Emails and phone numbers use this same format. An unnamed div with divs inside it that have important data. Emails are quite easy to extract, as all you have to do is search for a[href*='mailto'] inside div[style*='x-evernote:email'. Let’s look at phone numbers.

<!-- NOTE: Again, I formatted the below code. Evernote stores them in one-liners because they want to watch the world burn. -->
<div style="float: left; clear: left; min-width: 400px;overflow:hidden; _overflow:visible; zoom:1;">
    <div style="margin: 0;padding: 0;text-align: left;overflow:hidden; _overflow:visible; zoom:1;margin-bottom:6px;">
        <div style="x-evernote:phone; -evernote-editable:phone; word-wrap: break-word;">
            <div style="float: left;margin: 0;padding: 0;width: 77px;text-align: left;">
                <p style="margin:0;padding:0;">
                    <span style="-webkit-appearance: none;border: none;color: #aaaaaa;font-size: 14px;font-family: Helvetica;">
                        <span style="x-evernote:context;-evernote-context-name:phone">phone</span>
                    </span>
                </p>
            </div>
            <span style="x-evernote:value; color: #6f6f6f;">(111) 222-3333</span>
        </div>
    </div>
</div>

<div style="float: left; clear: left; min-width: 400px;overflow:hidden; _overflow:visible; zoom:1;">
    <div style="margin: 0;padding: 0;text-align: left;overflow:hidden; _overflow:visible; zoom:1;margin-bottom:6px;">
        <div style="x-evernote:phone; -evernote-editable:phone; word-wrap: break-word;">
            <div style="float: left;margin: 0;padding: 0;width: 77px;text-align: left;">
                <p style="margin:0;padding:0;">
                    <span style="-webkit-appearance: none;border: none;color: #aaaaaa;font-size: 14px;font-family: Helvetica;">
                        <span style="x-evernote:context;-evernote-context-name:mobile">mobile</span>
                    </span>
                </p>
            </div>
            <span style="x-evernote:value; color: #6f6f6f;">(111) 222-3334</span>
        </div>
    </div>
</div>

These are a lot worse, as the values are stored in arbitrary spans. x-evernote:value seems to be quite popular. Selecting div[style*='x-evernote:phone' will get you a list of divs that contain the type of phone number it is, and the number itself. Well, in span[style*='x-evernote:context'] and span[style*='x-evernote:value'], respectively.

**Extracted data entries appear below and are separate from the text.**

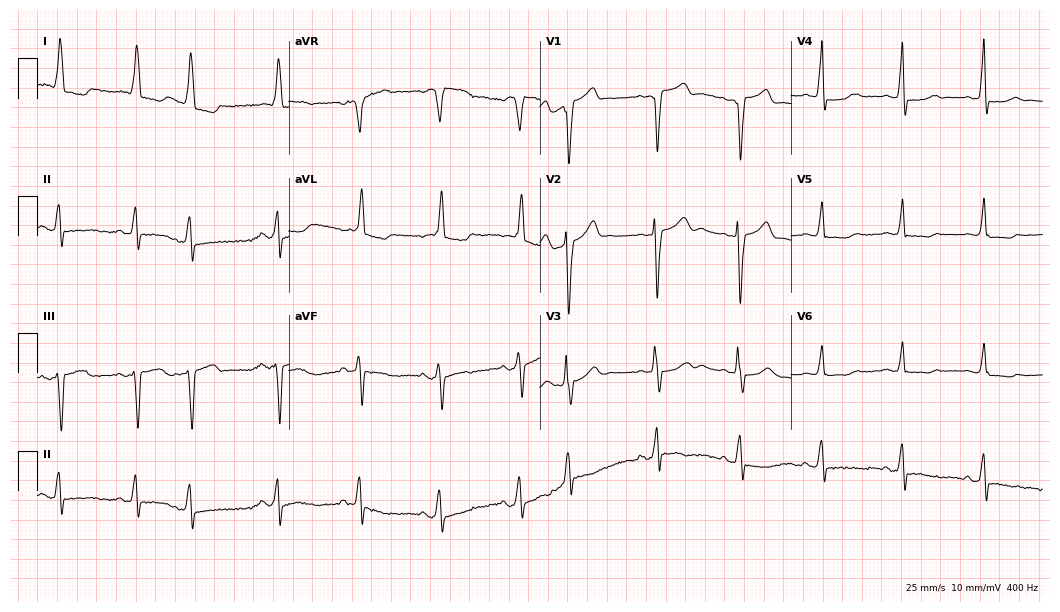
Standard 12-lead ECG recorded from a woman, 71 years old. None of these six findings is recorded: first-degree AV block, right bundle branch block (RBBB), left bundle branch block (LBBB), sinus bradycardia, atrial fibrillation (AF), sinus tachycardia.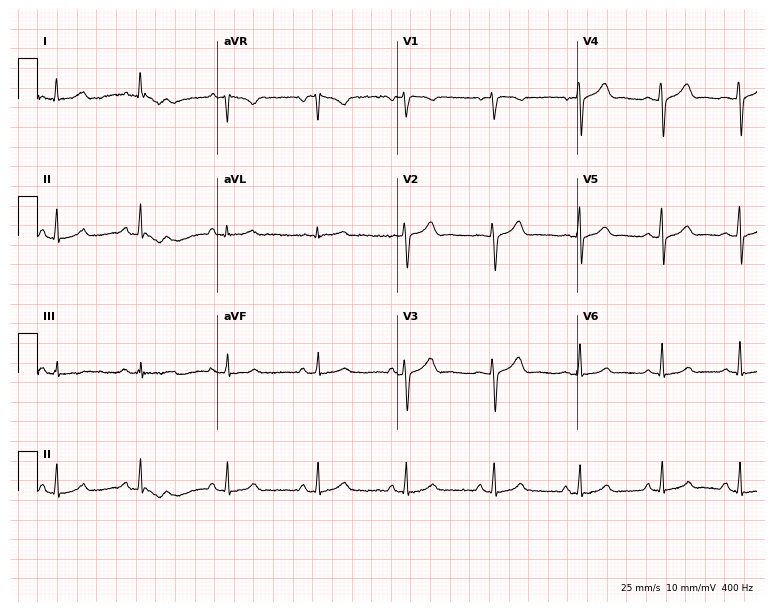
ECG — a 41-year-old woman. Labelled as a normal ECG.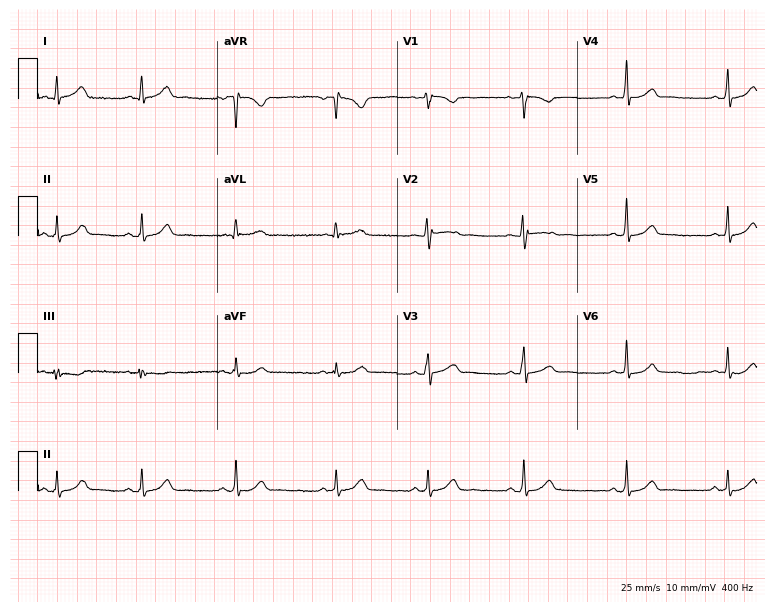
12-lead ECG from a woman, 20 years old. Recorded interpretation: within normal limits.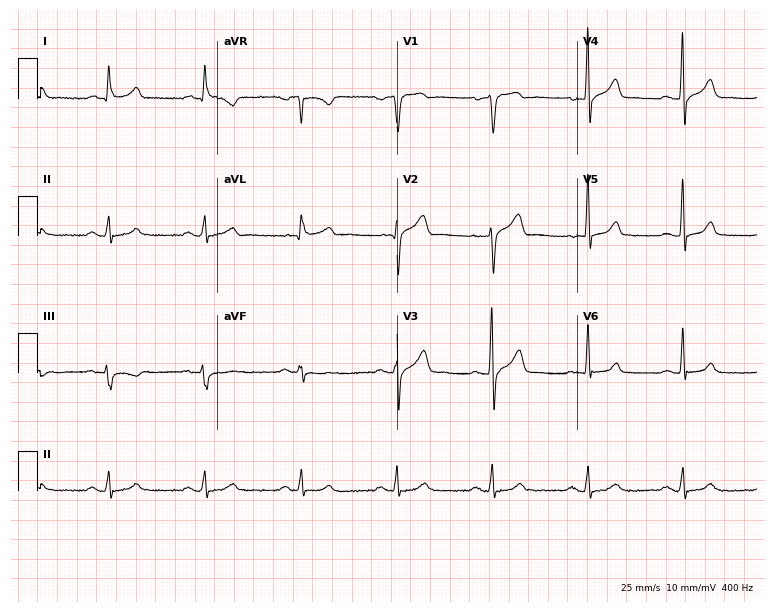
Standard 12-lead ECG recorded from a man, 53 years old (7.3-second recording at 400 Hz). Read as a normal ECG.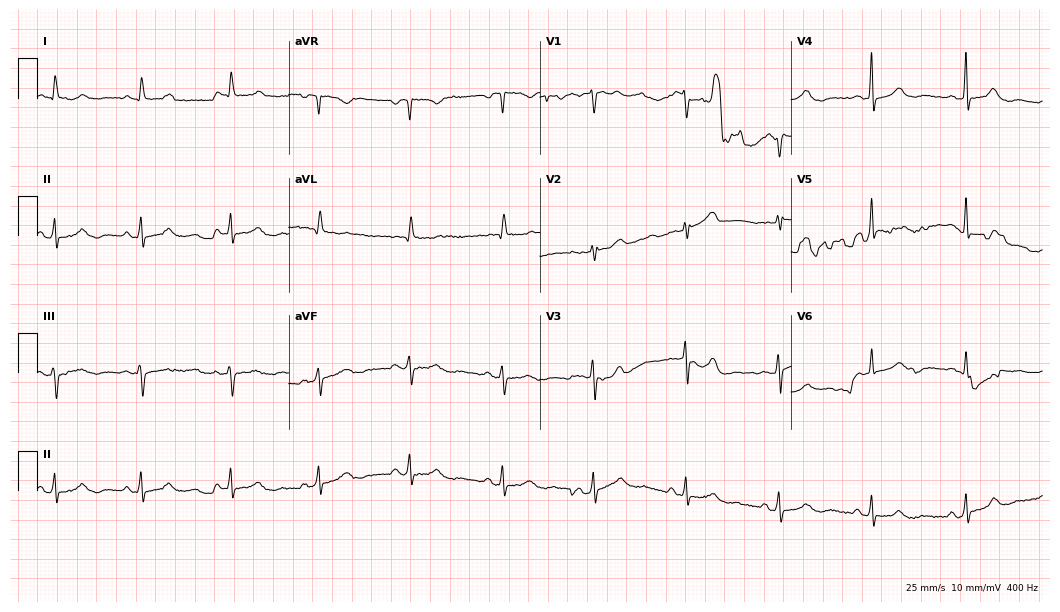
Electrocardiogram, a 62-year-old female. Overall reading on record: normal ECG.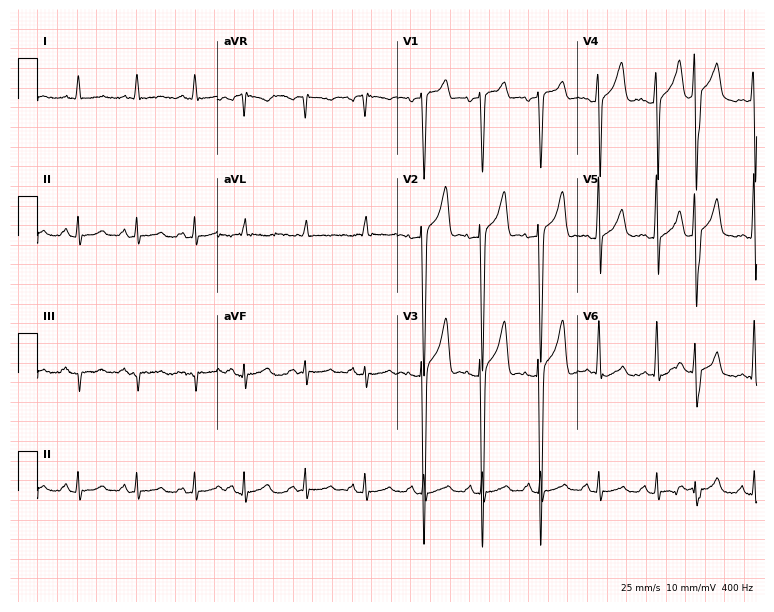
Standard 12-lead ECG recorded from a man, 40 years old. The tracing shows sinus tachycardia (a sinus rate of 100 beats per minute or more).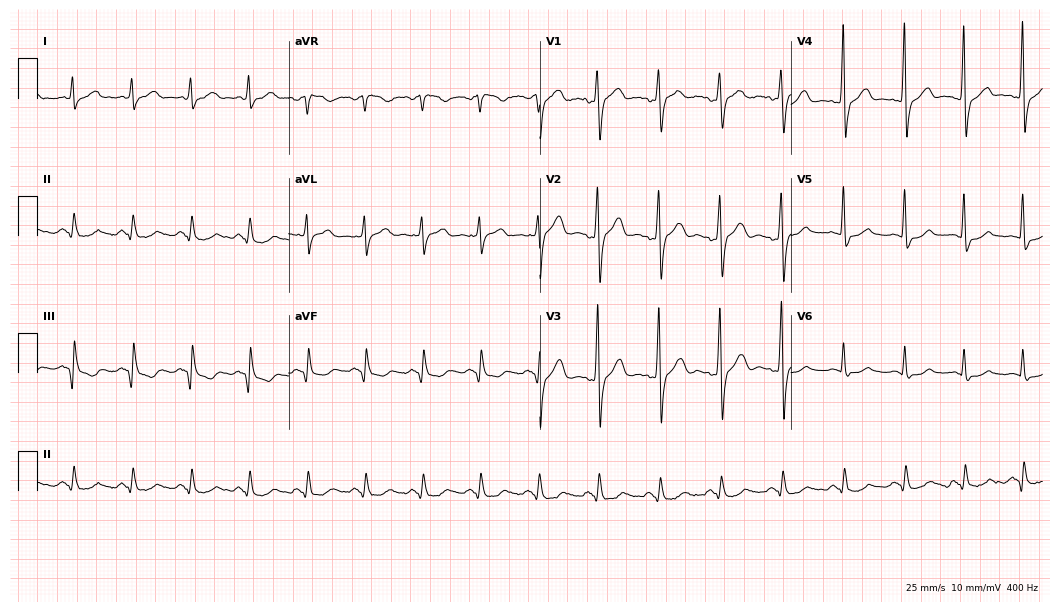
12-lead ECG from a 41-year-old man. Screened for six findings — first-degree AV block, right bundle branch block (RBBB), left bundle branch block (LBBB), sinus bradycardia, atrial fibrillation (AF), sinus tachycardia — none is recorded.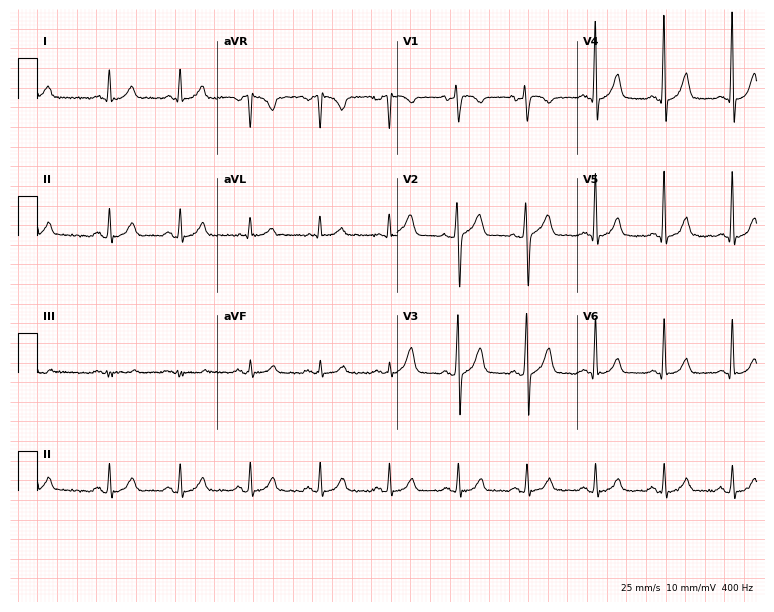
ECG — a male, 59 years old. Labelled as a normal ECG.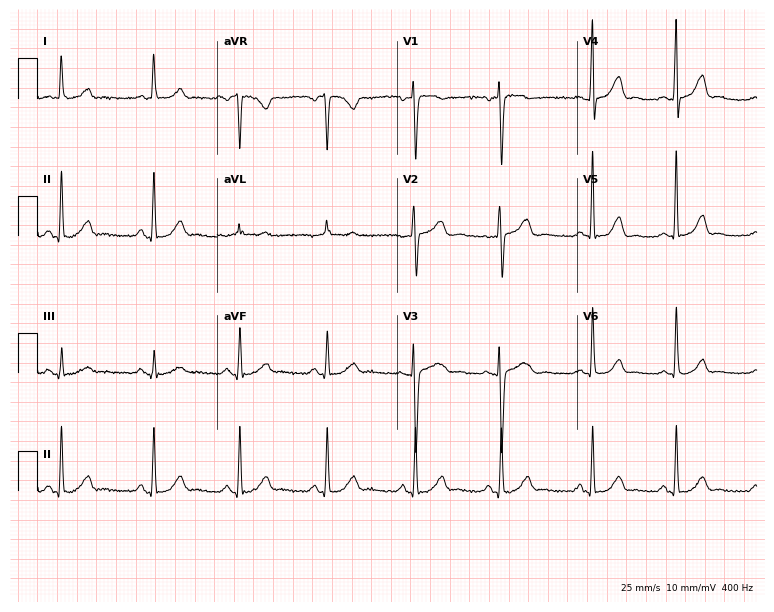
Resting 12-lead electrocardiogram (7.3-second recording at 400 Hz). Patient: a female, 41 years old. Read as a normal ECG.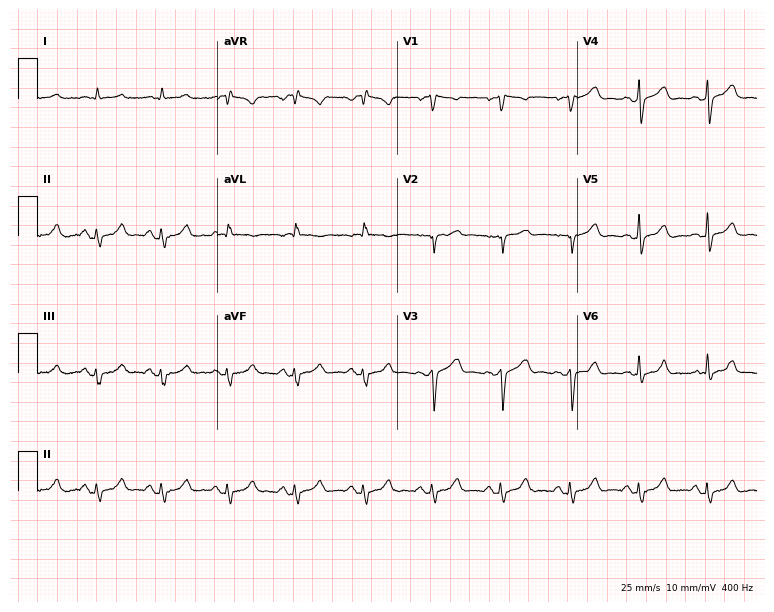
Standard 12-lead ECG recorded from a 64-year-old man (7.3-second recording at 400 Hz). Read as a normal ECG.

A simple JSON file would have been a whole lot better than all these random elements with random attributes.

{
  "contact": {
    "name": "Billy Bob",
    "title": "Chief Executive Officer",
    "company": "Awesome Inc.",
    "email": "[email protected]",
    "phoneNumbers": {
      "work": "(111) 222-3333",
      "mobile": "(111) 222-3334",
    }
  }
}

This is a lot cleaner than the awful attempt at an “XML subset” that Evernote provides. This language is supposed to help developers access the data of a note easily, and that’s the last thing it’s doing.